Мы слышали, что Дженни пережила инсульт. К тому времени она уже давно не общалась ни с кем из старых знакомых. Кажется, ей тоже делали операцию — не знаю, какую. Рекс не любил говорить о годах, когда встречался с ней, а теперь мы стали близки как никогда, тем более что жили по соседству — на северных холмах.
Гарри, разумеется, так и жил в Ирландии.
Билли Аллард переехал на Корфу, когда дети выросли и покинули отчий дом.
Пита так и не нашли, и он все так же числился среди мертвых.
Пегги Зорен вернулась в Нью-Йорк и очень преуспевала.

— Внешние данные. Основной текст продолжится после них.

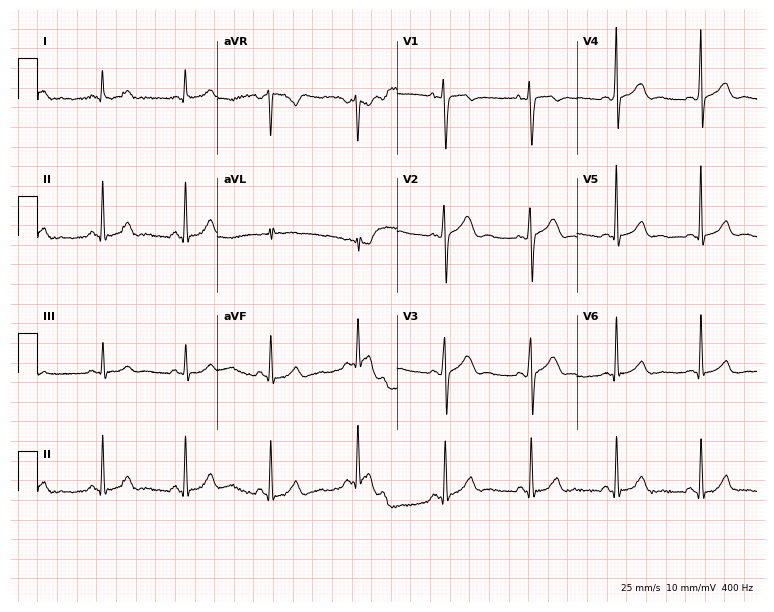
Standard 12-lead ECG recorded from a male patient, 34 years old. None of these six findings is recorded: first-degree AV block, right bundle branch block (RBBB), left bundle branch block (LBBB), sinus bradycardia, atrial fibrillation (AF), sinus tachycardia. Findings outside these six are not listed.
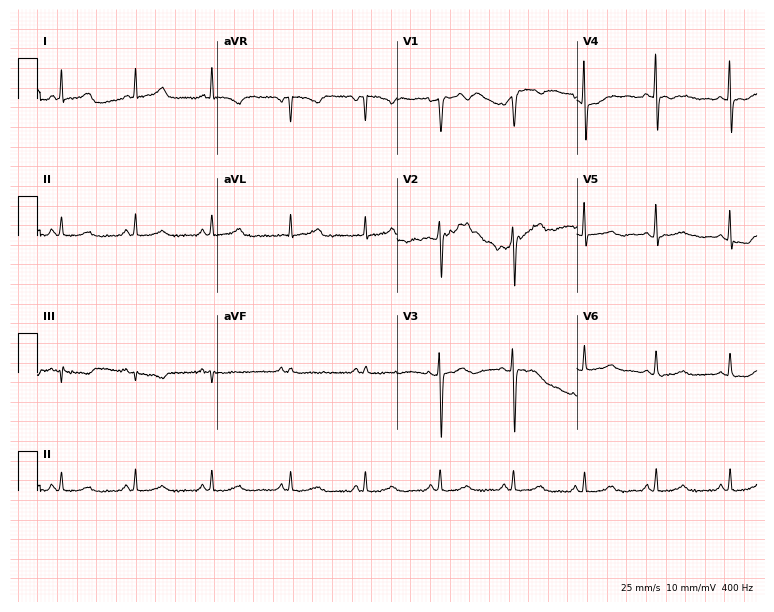
12-lead ECG (7.3-second recording at 400 Hz) from a female patient, 48 years old. Labelled as a normal ECG.
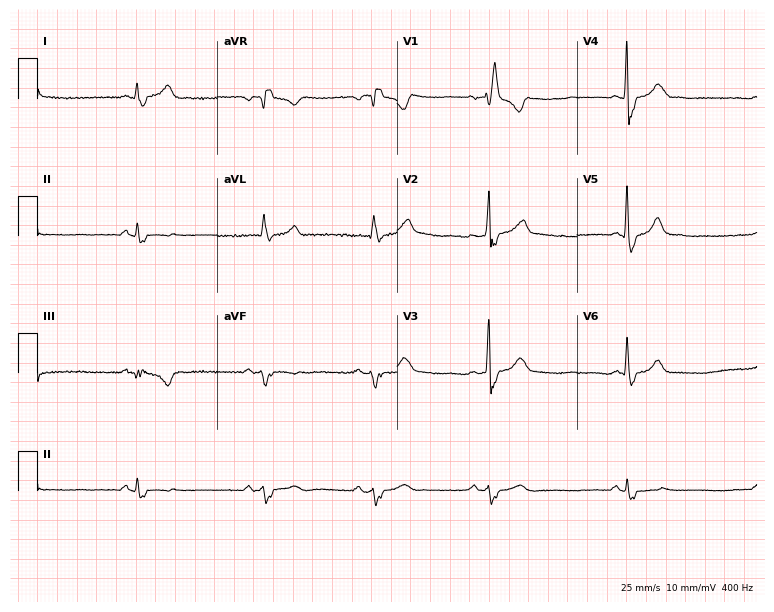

Корниши уехали к Кирби Лонсдейлу.
Мне сделали операцию — удаляли грыжу, но все пошло не так, артерию сшили неверно, в результате нарушилось кровообращение в ноге. Я практически не мог ходить и подниматься по лестнице.
Рекс усугублял свой диабет пьянством, Чик безуспешно пытался его контролировать.
В 2005-м, когда мы с Лу были в Париже, я получил от Рекса электронное письмо, что само по себе было из ряда вон выходящим событием, ибо Рекс ненавидел электронную почту. В письме сообщалось, что Чик снова в госпитале. Я сразу позвонил в госпиталь.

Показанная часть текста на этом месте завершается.